Note that you cannot create a writable snapshot for an existing directory. A new directory path must be specified in the CLI syntax; otherwise the command will fail with the following error:

# create isi snapshot writable prod1 /ifs/test/wsnap1mkdir /ifs/test/wsnap1 failed: file exists

If an unsupported path is specified, the following error is returned:

# isi snapshot writable create prod1 /isf/test/wsnap2Error in campo(s): dst_pathField: dst_path tiene error: El valor: /isf/test/wsnap2 no coincidence with the expression regular: ^/ifs$|^/ifs/ Entrada Verification failed.

A writable snapshot also cannot be created from a source snapshot of the /ifs root directory and fails with the following error:

# isi snapshot writable create s1476 /ifs/test/ifs-wsnapCannot create writable snapshot from /ifs snapshot: unsupported operation

Note that OneFS 9.3 currently does not support the creation of scheduled or automated writable snapshots.

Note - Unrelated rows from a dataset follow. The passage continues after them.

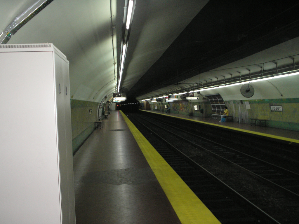 Estación Jujuy de la línea E de la red de subterráneos de la Ciudad de Buenos Aires
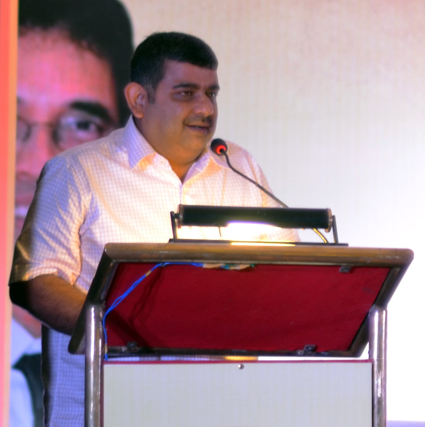 ଓଡ଼ିଆ: ଭାରତୀୟ କ୍ରିକେଟ ଖେଳାଳି ଓ ଗଣନେତା ରଞ୍ଜୀବ ବିଶ୍ୱାଳ । ଏହି ଫଟୋ ଦୈନିକ ଓଡ଼ିଆ ଖବରକାଗଜ ସମ୍ବାଦର ୩୦ ବର୍ଷ ପୂରଣ ପାଳନ ବେଳେ ଉଠାଯାଇଥିଲା ।
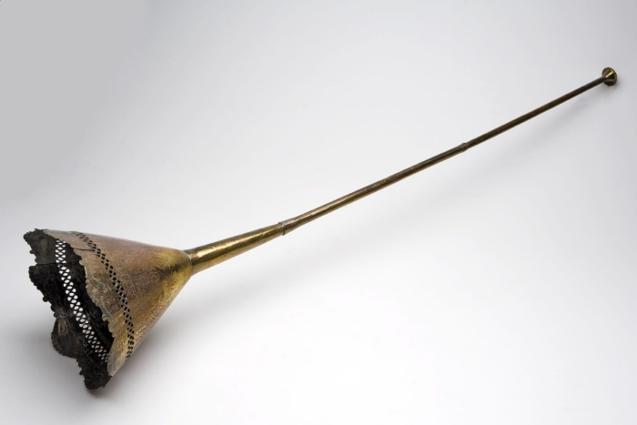 Deze natuurlijke hoorn wordt toppelings geblazen. Het geluid wordt geproduceerd door de vibratie van de lippen van de speler. De hoorn (nafir) wordt in Marokko vooral geassocieerd met de islamitische vastenmaand Ramadan. Traditioneel werd daar het onderbreken van de vastendag (al-iftar) precies na het vijfde en laatste gebed bij zonsondergang, door het blazen op deze hoorn aangekondigd. Op dezelfde wijze werden de mensen 's ochtends vroeg weer wakker gemaakt voor de sahoer-maaltijd, de laatste maaltijd voor zonsopgang. De speler (neffar) trekt elke avond gedurende Ramadan door de wijk met zijn hoorn. Zijn dienst wordt pas aan het eind van de maand beloond met de zakat al-iftar, een liefdadigheidsgave bij het einde van de vastenmaand Ramadan. Dit gebruik vindt men alleen in de stad, vooral in de oude gedeelte (de medina), en de volkswijken. Op het platteland bestaat het gebruik niet. De functie van dit instrument houdt niet op bij deze rituele handeling. Het wordt ook als muziekinstrument bespeeld door diverse volksmuziekgroepen, zoals bijvoorbeeld de Daqqa Marrakshiyya uit Marrakech, of tijdens gemeenschaps- en privéfeesten, zoals bruiloften en besnijdenissen. De Moren introduceerden het instrument overigens ook in Spanje en Portugal waar het bekend is onder de naam anafil/ anafir. Ook in India wordt het aangetroffen onder de naam karna of karnay. De lange zilveren trompet, de nafiri, wordt ook aangetroffen in Maleisië, waar er vooral traditionele hofmuziek mee wordt gespeeld.

When it is time to delete a writable snapshot, OneFS uses the TreeDelete job of the background job engine to unlink all content. Therefore, running the isi snapshots writable delete CLI command automatically enqueues an instance of TreeDelete, which runs the job engine asynchronously to delete and clean up the namespace and content of a writable snapshot. Note, however, that the execution of the TreeDelete job, and therefore the deletion of data, does not happen immediately. Instead, writable snapshot files and directories are moved to a temporary *.deleted directory. For example:

# isi snap writable create prod1 /ifs/test/wsnap2# isi snap writable delete /ifs/test/wsnap2¿Estás seguro? (sí/[no]): sí# ls /ifs/testprod wsnap2.51dc245eb.deletedwsnap1

This temporary directory is then removed in a non-synchronous operation. If the TreeDelete job fails for any reason, the writable snapshot can be deleted using its renamed path. For example:

# delete isi snap escribible /ifs/test/wsnap2.51dc245eb.deleted

Deleting a writable snapshot unlocks the underlying read-only snapshot, allowing it to be deleted as well if desired, as long as there are no other active writable snapshots based on that read-only snapshot.

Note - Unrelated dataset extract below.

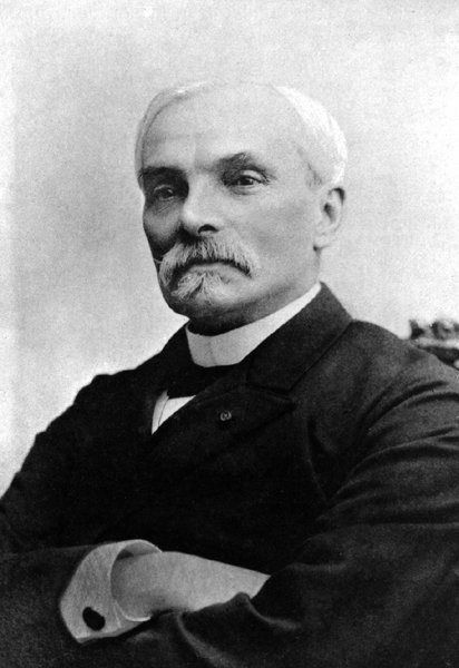 Frenc mineralogist François Ernest Mallard (1833-1894)

Also, deleting writable snapshots in OneFS 9.3 is a purely manual process. There are currently no provisions for automated policy-based control, such as the ability to set a write expiration date for snapshots or a mechanism to delete snapshots in bulk.

It is recommended that you put all client sessions in a writable snapshot before deleting them. Because the backup snapshot can no longer be trusted once its lock is released during the delete operation, ongoing I/O might fail when the writable snapshot is deleted.

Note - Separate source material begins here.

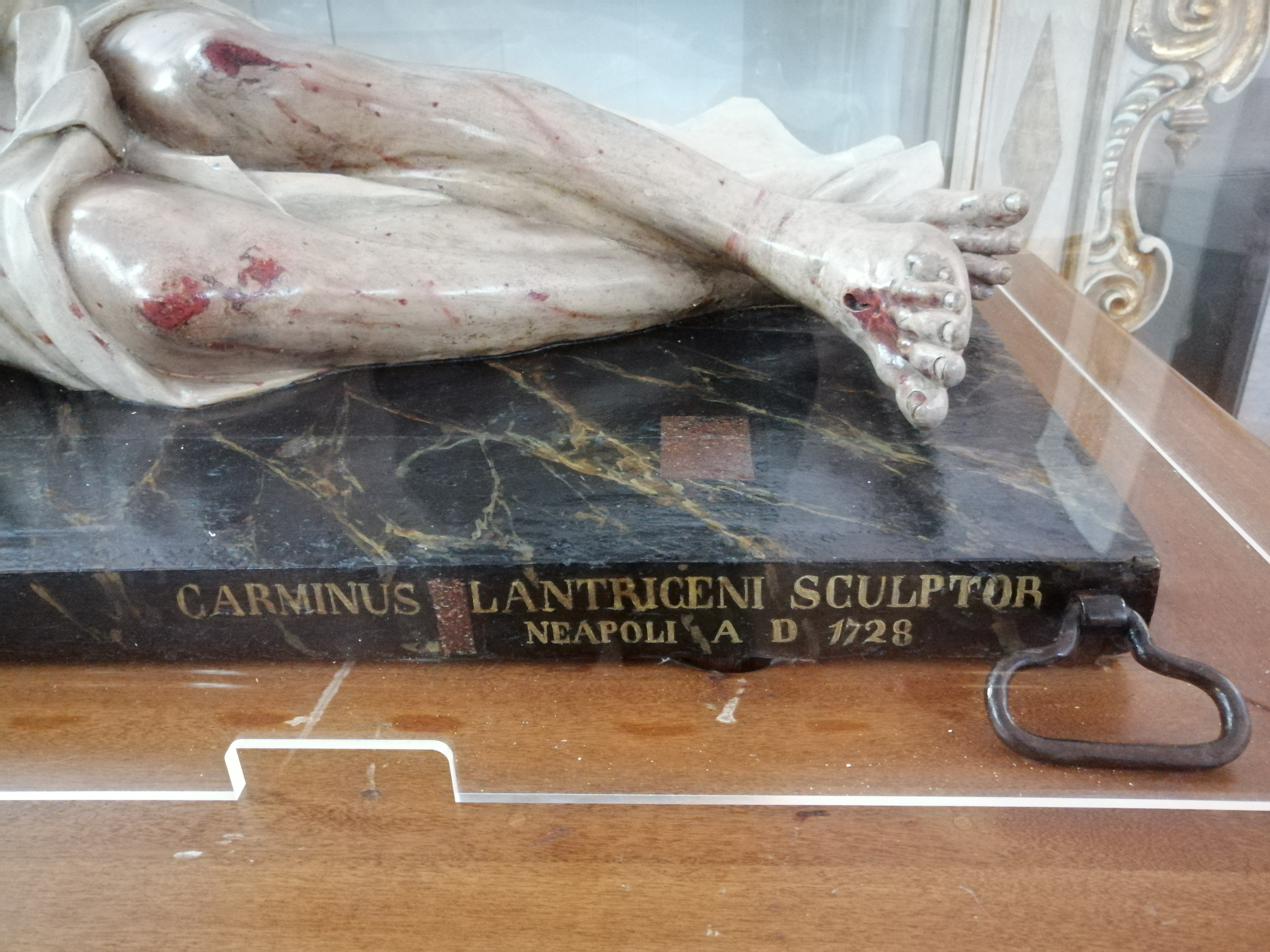 Scultura lignea del Cristo morto, opera di Carmine Lantriceni (1728), situata nella chiesa di San Tommaso d'Aquino, Congrega dei Turchini, a Procida. Particolare dei piedi e firma dell'autore.

In the next article in this series, we'll discuss writable snapshot performance and monitoring.


1. Komprise’s Krishna Subramanian: Tips for Managing Unstructured Data
2. Optimizing Your Structured Data for Better Search Results
(SMA Marketing)
3. PSQ January 2022 Webinar | Driving Data-Driven Transformation Program
(PSQ Nation)
4. Data Science for Science & Engineering: Creating a structured dataset from unstructured data
(Pedro Hernandez Gelado)
5. How to make Summary Report in Excel within 2 minutes, How to Summarize Data in Excel
(Microsoft Office Tutorials)
6. Cleaning Messy Data | Power Query Case Study


Top Articles
Latest Posts
Article information

Author: Dong Thiel

Last Updated: 03/16/2023

Views: 5407

Rating: 4.9 / 5 (59 voted)

Reviews: 90% of readers found this page helpful

Author information

Name: Dong Thiel

Birthday: 2001-07-14

Address: 2865 Kasha Unions, West Corrinne, AK 05708-1071

Phone: +3512198379449

Job: Design Planner

Hobby: Graffiti, Foreign language learning, Gambling, Metalworking, Rowing, Sculling, Sewing

Introduction: My name is Dong Thiel, I am a brainy, happy, tasty, lively, splendid, talented, cooperative person who loves writing and wants to share my knowledge and understanding with you.